Selain menentukan lokasi, tantangan terbesar yang dihadapi tim ekspedisi adalah es laut. “Seorang pakar di London berkata dia memberi kami 10 persen peluang bahkan untuk melewati es,” kenang Shears sembari tertawa. Untungnya, kapal penelitian mereka, S.A Agulhass II, mampu menerobos es setebal 91 sentimeter pada kecepatan lima knot. Namun itu tidak mencegahnya untuk “berhenti” sebentar oleh es bulan Februari, ketika suhu menukik ke -10 Celcius. “Tekanan menjadi hal besar darinya,” kata Shears. “Namun kami hanya terjebak sekitar empat jam, di lapisan es kecil, sampai air pasang membuat kami lepas.”
Kapal penelitian akhirnya mencapai area pencarian yang ditentukan pada 18 Februari, dan tim memulai pencarian bawah air Endurance. Untuk pencarian dasar laut 3.000 meter di bawah air, mereka menggunakan dua AUVs yang dilengkapi dengan teknologi sonar dan survei visual. Banyak digunakan di industri minyak lepas pantai, gawai ekspedisi sepanjang 3,6 meter mirip perangkat keras komputer raksasa. Mampu beroperasi secara otomat sejauh 160 kilometer dari kapal dan mampu menahan tekanan dan temperatur ekstrem, mereka mampu mengambil imaji pertama dari situs bangkai kapal Endurance.

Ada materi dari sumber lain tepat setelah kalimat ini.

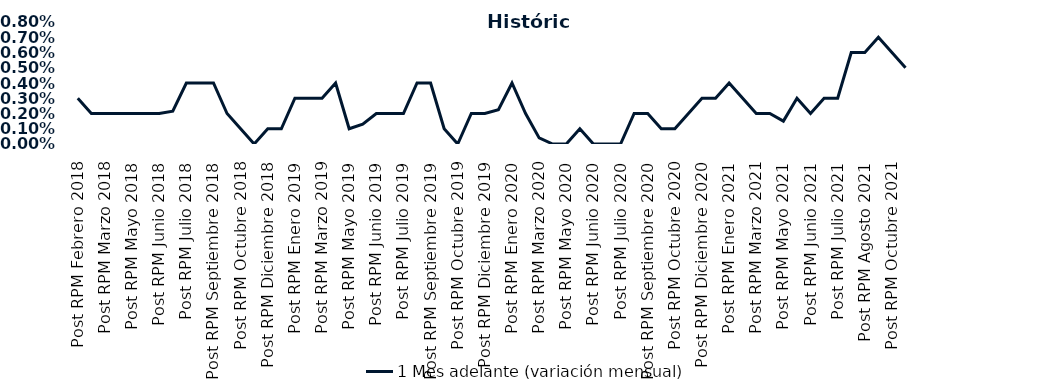
| Category | 1 Mes adelante (variación mensual) |
|---|---|
| Post RPM Febrero 2018 | 0.003 |
| Pre RPM Marzo 2018 | 0.002 |
| Post RPM Marzo 2018 | 0.002 |
| Pre RPM Mayo 2018 | 0.002 |
| Post RPM Mayo 2018 | 0.002 |
| Pre RPM Junio 2018 | 0.002 |
| Post RPM Junio 2018 | 0.002 |
| Pre RPM Julio 2018 | 0.002 |
| Post RPM Julio 2018 | 0.004 |
| Pre RPM Septiembre 2018 | 0.004 |
| Post RPM Septiembre 2018 | 0.004 |
| Pre RPM Octubre 2018 | 0.002 |
| Post RPM Octubre 2018 | 0.001 |
| Pre RPM Diciembre 2018 | 0 |
| Post RPM Diciembre 2018 | 0.001 |
| Pre RPM Enero 2019 | 0.001 |
| Post RPM Enero 2019 | 0.003 |
| Pre RPM Marzo 2019 | 0.003 |
| Post RPM Marzo 2019 | 0.003 |
| Pre RPM Mayo 2019 | 0.004 |
| Post RPM Mayo 2019 | 0.001 |
| Pre RPM Junio 2019 | 0.001 |
| Post RPM Junio 2019 | 0.002 |
| Pre RPM Julio 2019 | 0.002 |
| Post RPM Julio 2019 | 0.002 |
| Pre RPM Septiembre 2019 | 0.004 |
| Post RPM Septiembre 2019 | 0.004 |
| Pre RPM Octubre 2019 | 0.001 |
| Post RPM Octubre 2019 | 0 |
| Pre RPM Diciembre 2019 | 0.002 |
| Post RPM Diciembre 2019 | 0.002 |
| Pre RPM Enero 2020 | 0.002 |
| Post RPM Enero 2020 | 0.004 |
| Pre RPM Marzo 2020 | 0.002 |
| Post RPM Marzo 2020 | 0 |
| Pre RPM Mayo 2020 | 0 |
| Post RPM Mayo 2020 | 0 |
| Pre RPM Junio 2020 | 0.001 |
| Post RPM Junio 2020 | 0 |
| Pre RPM Julio 2020 | 0 |
| Post RPM Julio 2020 | 0 |
| Pre RPM Septiembre 2020 | 0.002 |
| Post RPM Septiembre 2020 | 0.002 |
| Pre RPM Octubre 2020 | 0.001 |
| Post RPM Octubre 2020 | 0.001 |
| Pre RPM Diciembre 2020 | 0.002 |
| Post RPM Diciembre 2020 | 0.003 |
| Pre RPM Enero 2021 | 0.003 |
| Post RPM Enero 2021 | 0.004 |
| Pre RPM Marzo 2021 | 0.003 |
| Post RPM Marzo 2021 | 0.002 |
| Pre RPM Mayo 2021 | 0.002 |
| Post RPM Mayo 2021 | 0.002 |
| Pre RPM Junio 2021 | 0.003 |
| Post RPM Junio 2021 | 0.002 |
| Pre RPM Julio 2021 | 0.003 |
| Post RPM Julio 2021 | 0.003 |
| Pre RPM Agosto 2021 | 0.006 |
| Post RPM Agosto 2021 | 0.006 |
| Pre RPM Octubre 2021 | 0.007 |
| Post RPM Octubre 2021 | 0.006 |
| Pre RPM Diciembre 2021 | 0.005 |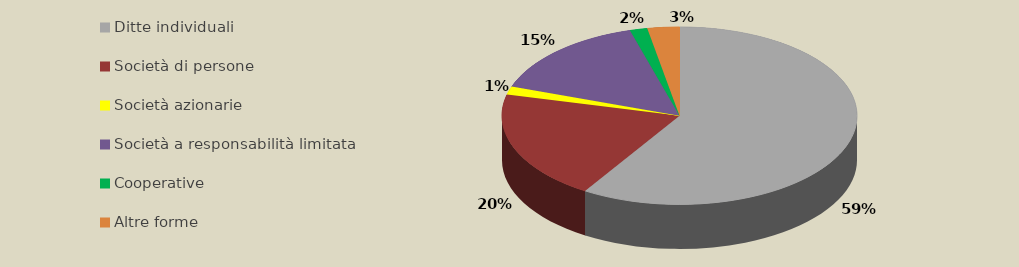
| Category | Series 0 |
|---|---|
| Ditte individuali | 20834 |
| Società di persone | 7050 |
| Società azionarie | 530 |
| Società a responsabilità limitata | 5362 |
| Cooperative | 564 |
| Altre forme | 1027 |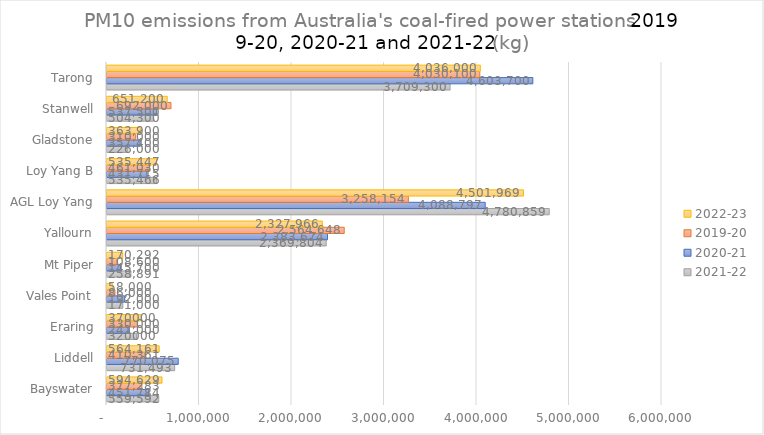
| Category | 2021-22 | 2020-21 | 2019-20 | 2022-23 |
|---|---|---|---|---|
| Bayswater | 559592.4 | 451784 | 377282.6 | 594629.1 |
| Liddell | 731492.6 | 770075.2 | 410360.6 | 564160.5 |
|  Eraring  | 320000 | 241000 | 330000 | 370000 |
| Vales Point | 171000 | 192000 | 86000 | 58000 |
| Mt Piper | 258891.11 | 145700 | 108600 | 170292 |
| Yallourn | 2369804 | 2383674 | 2564648 | 2327966.13 |
| AGL Loy Yang | 4780859 | 4088797 | 3258154 | 4501969 |
|  Loy Yang B  | 535466 | 431715 | 461030 | 535447 |
| Gladstone | 226000 | 357400 | 310000 | 363900 |
| Stanwell | 504300 | 537500 | 692000 | 651200 |
| Tarong | 3709300 | 4603700 | 4030100 | 4036000 |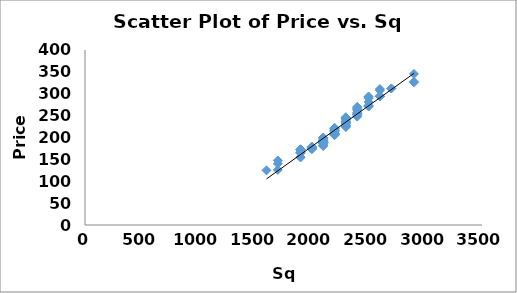
| Category | Price |
|---|---|
| 1600.0 | 125 |
| 1700.0 | 125.9 |
| 1700.0 | 139.9 |
| 1700.0 | 147.4 |
| 1900.0 | 154.3 |
| 1900.0 | 155.4 |
| 1900.0 | 164.1 |
| 1900.0 | 166.2 |
| 1900.0 | 166.5 |
| 1900.0 | 171.6 |
| 1900.0 | 172.4 |
| 1900.0 | 172.7 |
| 1900.0 | 173.1 |
| 2000.0 | 173.6 |
| 2000.0 | 173.6 |
| 2000.0 | 175 |
| 2000.0 | 175.6 |
| 2000.0 | 176 |
| 2000.0 | 176.3 |
| 2000.0 | 177.1 |
| 2000.0 | 179 |
| 2000.0 | 179 |
| 2100.0 | 180.4 |
| 2100.0 | 182.4 |
| 2100.0 | 182.7 |
| 2100.0 | 186.7 |
| 2100.0 | 187 |
| 2100.0 | 188.1 |
| 2100.0 | 188.3 |
| 2100.0 | 188.3 |
| 2100.0 | 188.3 |
| 2100.0 | 188.3 |
| 2100.0 | 189.4 |
| 2100.0 | 190.9 |
| 2100.0 | 192.2 |
| 2100.0 | 192.6 |
| 2100.0 | 192.9 |
| 2100.0 | 194.4 |
| 2100.0 | 198.3 |
| 2100.0 | 198.9 |
| 2100.0 | 199 |
| 2100.0 | 199.8 |
| 2200.0 | 205.1 |
| 2200.0 | 206 |
| 2200.0 | 207.1 |
| 2200.0 | 207.5 |
| 2200.0 | 207.5 |
| 2200.0 | 209 |
| 2200.0 | 209.3 |
| 2200.0 | 209.3 |
| 2200.0 | 209.7 |
| 2200.0 | 209.7 |
| 2200.0 | 213.6 |
| 2200.0 | 216 |
| 2200.0 | 216.8 |
| 2200.0 | 217.8 |
| 2200.0 | 220.9 |
| 2200.0 | 221.1 |
| 2200.0 | 221.5 |
| 2200.0 | 222.1 |
| 2300.0 | 224 |
| 2300.0 | 224.8 |
| 2300.0 | 227.1 |
| 2300.0 | 227.1 |
| 2300.0 | 228.4 |
| 2300.0 | 232.2 |
| 2300.0 | 233 |
| 2300.0 | 234 |
| 2300.0 | 236.4 |
| 2300.0 | 236.8 |
| 2300.0 | 240 |
| 2300.0 | 242.1 |
| 2300.0 | 243.7 |
| 2300.0 | 244.6 |
| 2300.0 | 245.4 |
| 2300.0 | 246 |
| 2300.0 | 246.1 |
| 2400.0 | 247.7 |
| 2400.0 | 251.4 |
| 2400.0 | 252.3 |
| 2400.0 | 253.2 |
| 2400.0 | 254.3 |
| 2400.0 | 257.2 |
| 2400.0 | 263.1 |
| 2400.0 | 263.2 |
| 2400.0 | 266.6 |
| 2400.0 | 269.2 |
| 2400.0 | 269.9 |
| 2500.0 | 270.8 |
| 2500.0 | 271.8 |
| 2500.0 | 273.2 |
| 2500.0 | 281.3 |
| 2500.0 | 289.8 |
| 2500.0 | 292.4 |
| 2500.0 | 293.7 |
| 2600.0 | 294 |
| 2600.0 | 294.3 |
| 2600.0 | 294.5 |
| 2600.0 | 307.8 |
| 2600.0 | 310.8 |
| 2700.0 | 312.1 |
| 2700.0 | 312.1 |
| 2900.0 | 326.3 |
| 2900.0 | 327.2 |
| 2900.0 | 345.3 |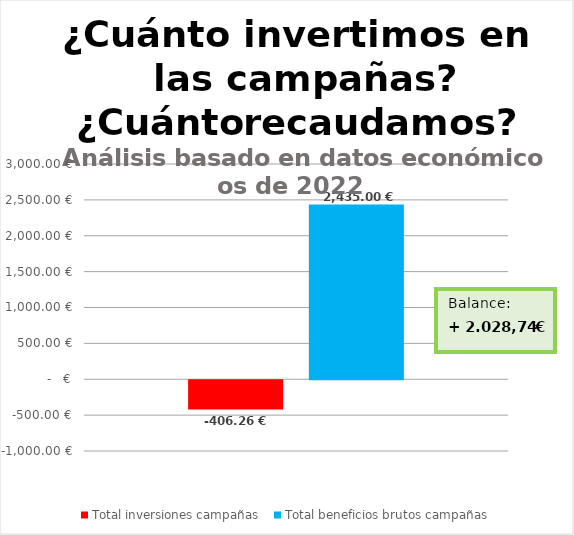
| Category | Total inversiones campañas  | Total beneficios brutos campañas |
|---|---|---|
| 0 | -406.26 | 2435 |

Bound dan Shears sedang berjalan-jalan di atas es ketika imaji pertama dikirim dari AUVs, kenang Bound. “Momen ketika kami kembali ke kapal, kami bergegas ke anjungan. Salah seorang rekan [yang bertugas mengawasi] bawah laut ada di sana, tersenyum dengan lebar. Ketika dia menunjukkan kepada saya tangkapan layar, itu seperti seluruh hidup saya tersedot ke momen itu.”
Bab Terakhir yang Terungkap dalam Saga Shackleton
Kata terkenal Shackleton, “Apa yang didapat es, disimpan es.” Namun kisah Endurance tidak berakhir dengan tenggelamnya kapal. Perjalanan Shackleton kembali melintasi Laut Weddell untuk mendapatkan pertolongan bagi krunya yang terdampar akan menjadi salah satu narasi paling terkenal tentang eksplorasi dan bertahan hidup.
Pada April 1916, Shackleton meninggalkan krunya di Pulau Elephant, dan dia dan lima lainnya berangkat menggunakan salah satu sekoci Endurance yang dimodifikasi untuk ke pulau South Georgia. Itu 1.300 kilometer jaraknya, perjalanan 16 hari melintasi kebekuan, laut bergejolak yang dikocok oleh angin berkekuatan badai. “Angin benar-benar menderu saat merobek puncak gelombang,” tulis Shackleton. “Jatuh ke lembah, terlempar hingga tinggi, menegang sampai jahitannya terbuka, mengayunkan perahu kecil kami.”
Tiba di pesisir selatan South Georgia, kemudian mereka menghadapi pendakian 36 jam melintasi pulau pegunungan yang terjal untuk mencapai stasiun perburuan paus di Stormness. Shackleton menghendaki dirinya sendiri untuk berhasil, meskipun, seperti hipotesis penelitian terbaru, dia mungkin mempunyai lubang di hatinya.
Saat para kru terhuyung-huyung masuk, manajer stasiun, Thoralf Sorlle, hampir tidak dapat memercayai penglihatan matanya sendiri. “Janggut kami begitu panjang dan rambut kami kusut kasau,” tulis Shackleton. “Kami tidak mandi dan pakaian yang kami kenakan hampir setahun tanpa ganti compang-camping dan kotor.”
Hampir enam tahun kemudian, saat dia mempersiapkan ekspedisi lainnya ke Antarktika, Shackleton meninggal karena serangan jantung di South Georgia. Dia dimakamkan di sana pada 5 Maret 1922. Tepat 100 tahun kemudian tim Endurance22 menangkap imaji pertama dari Endurance.
Bound berkata dia dan anggota krunya akan berhenti di South Georgia dalam perjalanan mereka kembali ke rumah untuk mengunjungi makam Shackleton. “Kami sedih harus meninggalkan situs itu,” ucapnya. “Namun ada rasa bangga dan pencapaian yang luar biasa. Dan kami akan berhenti untuk memberi rasa hormat kami kepada Bos.”